During the 1970s and 1980s, the historical studies of Darwin were intensified and professionalised. The new science historians who had placed Darwin at the centre of their work became known as “The Darwin Industry”. In a clearly formulated manner, they broke the scientific monopoly by demanding to write the story of Darwin.

The key was solid, historical source studies that could document that the biologists who wanted to tell a story about Darwin as a modern scientist were mistaken. From a series of meticulous studies of Darwin’s extensive correspondence and scientific notebooks, which were primarily located at the university library at Cambridge, a new image of Darwin arose.

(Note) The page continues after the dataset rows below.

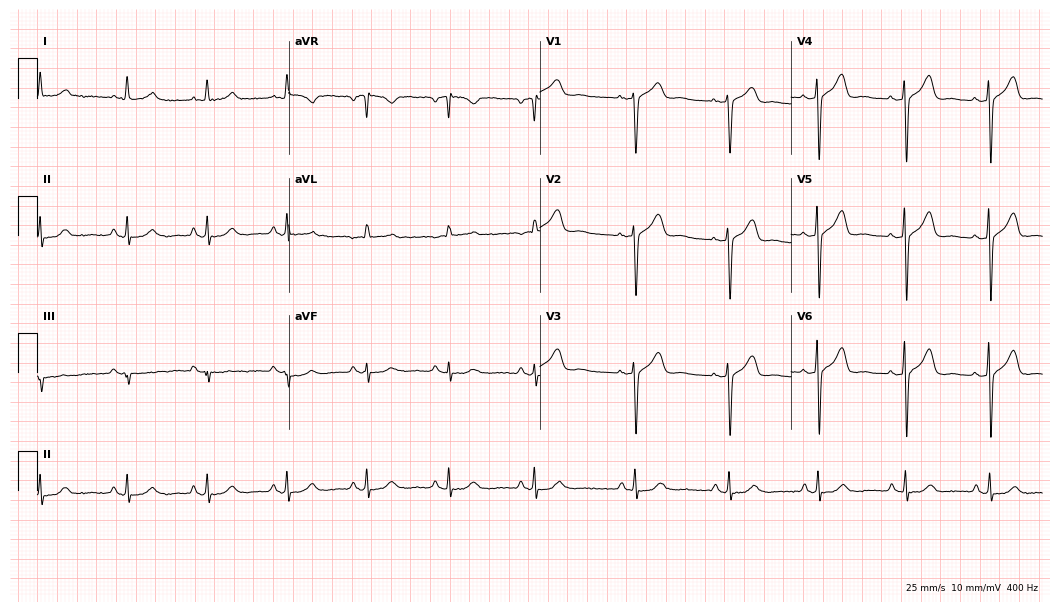
Electrocardiogram (10.2-second recording at 400 Hz), a 61-year-old male. Of the six screened findings (first-degree AV block, right bundle branch block, left bundle branch block, sinus bradycardia, atrial fibrillation, sinus tachycardia), none is recorded. Other findings, if any, are not listed.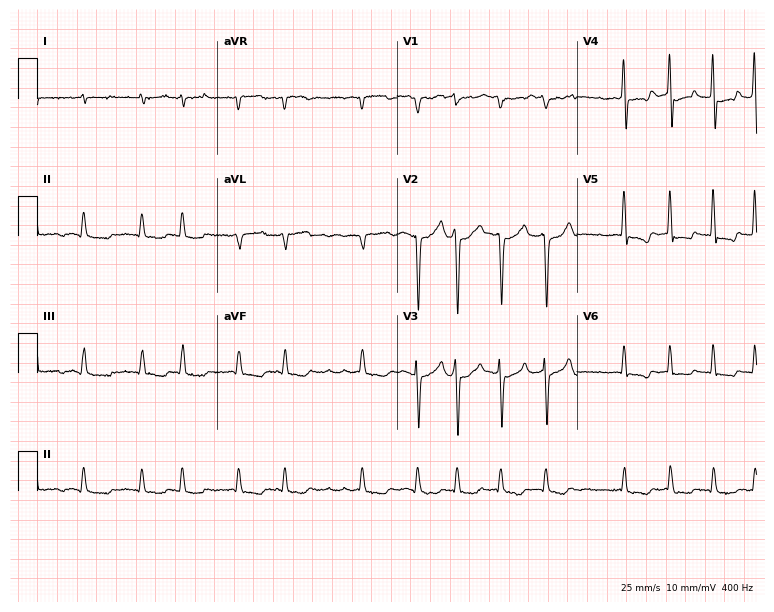
12-lead ECG (7.3-second recording at 400 Hz) from a 56-year-old male patient. Findings include atrial fibrillation.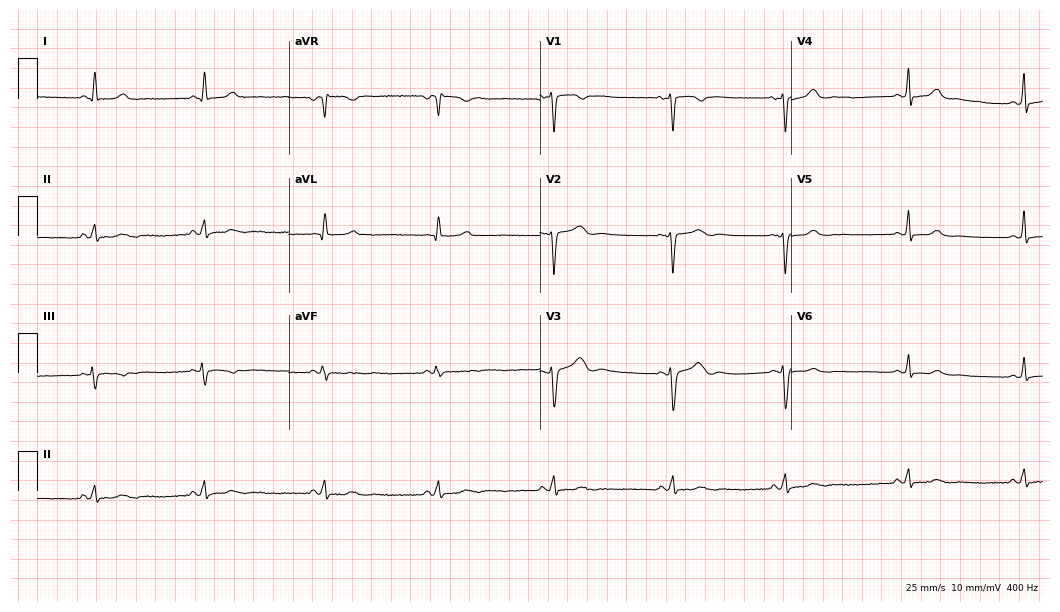
Resting 12-lead electrocardiogram. Patient: a female, 42 years old. None of these six findings is recorded: first-degree AV block, right bundle branch block, left bundle branch block, sinus bradycardia, atrial fibrillation, sinus tachycardia.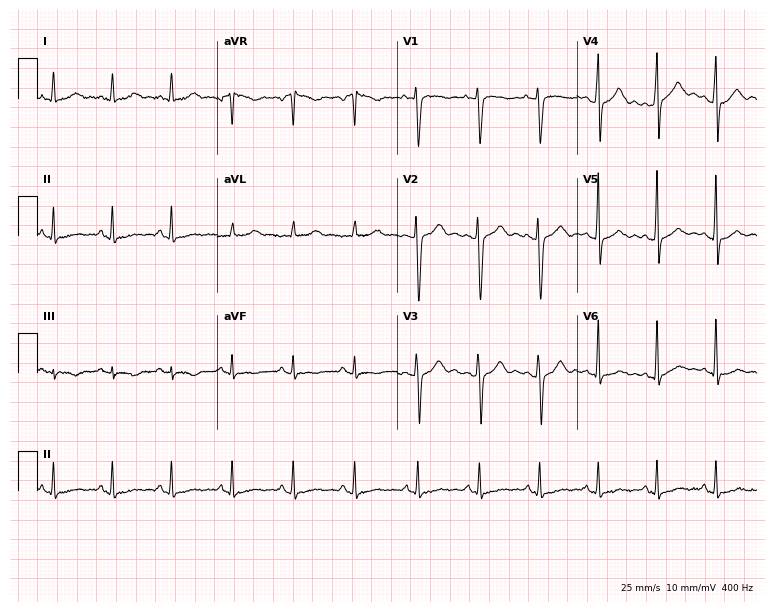
Electrocardiogram, a female patient, 36 years old. Of the six screened findings (first-degree AV block, right bundle branch block, left bundle branch block, sinus bradycardia, atrial fibrillation, sinus tachycardia), none is recorded.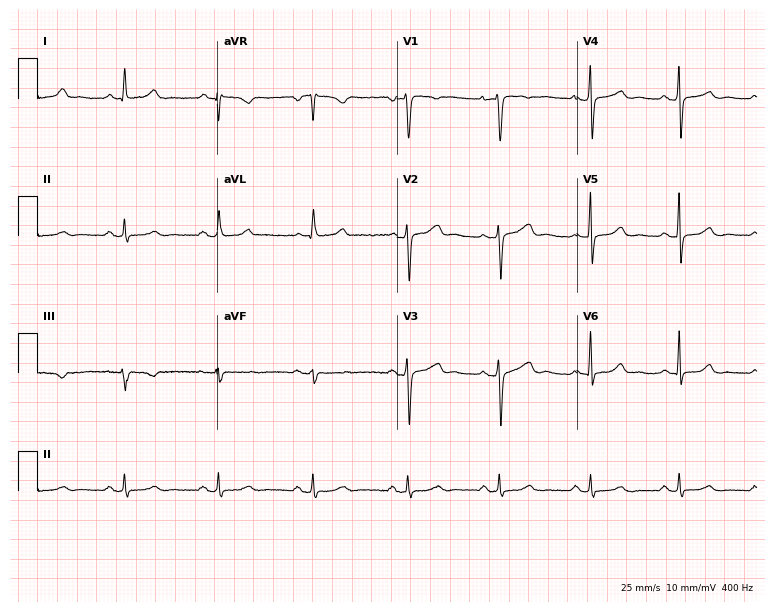
Electrocardiogram, a female, 46 years old. Overall reading on record: normal ECG.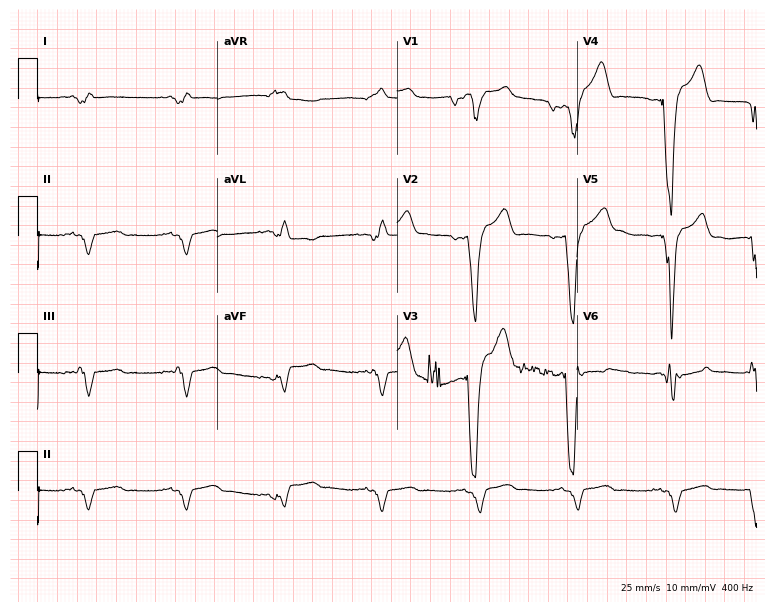
12-lead ECG from a male patient, 41 years old (7.3-second recording at 400 Hz). No first-degree AV block, right bundle branch block, left bundle branch block, sinus bradycardia, atrial fibrillation or sinus tachycardia recorded for this tracing.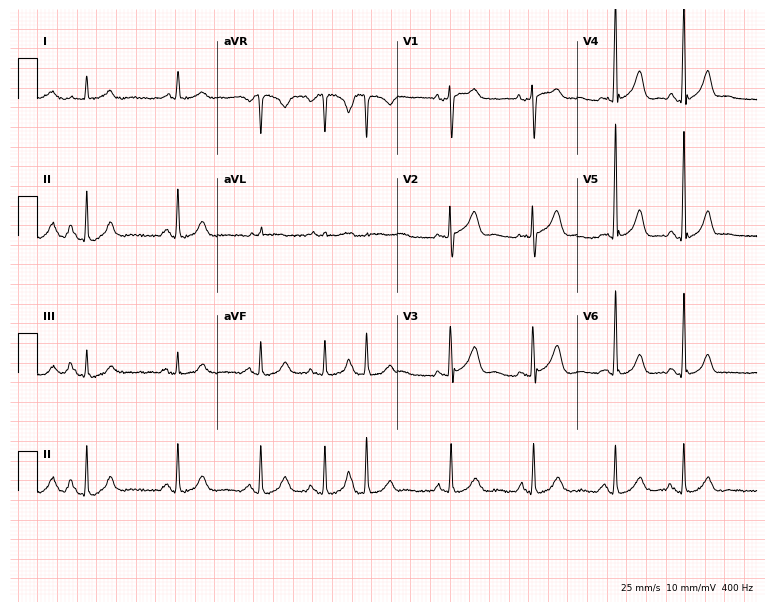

One example is the discussion about the influence of Thomas Malthus in the development of Darwin’s theory. Malthus’ theory was originally a financial theory concerning overpopulation. In the 1960s, many biologists would not accept that a non-scientific theory should have had a significant influence on the development of the central idea of the theory of evolution concerning natural selection. However, now science historians could prove that Darwin himself quite openly wrote about this influence.

The new Darwin studies which focused on how Darwin developed his theory showed that there was no point in trying to preserve a pure image of natural science independent from unscientific sources. Thus, the work with case studies by the Darwin Industry confirmed a new image of science, reliant on the surrounding world, as well as intellectual, cultural, social and political circumstances.

Furthermore, the source studies in many ways changed the idea of how Darwin had developed his theory. It had not suddenly come to him on the Galápagos Islands. It was not a result of Darwin gathering a lot of material and basing his overall theory on that either. His starting point was not artificial selection through which he discovered an analogy in nature which he called natural selection either. The situation was a completely different one. Darwin was actually looking for a theory concerning reproduction, went through a lot of literature on the breeding of livestock and hereafter read Malthus’ theory. Here, he discovered that reproduction and the overproduction of the species was the key to the question of the origin of the species. Only subsequently, did natural selection become important and seen as a possible analogy to understanding the fundamental mechanisms of the development of nature which was the driving force of the evolution.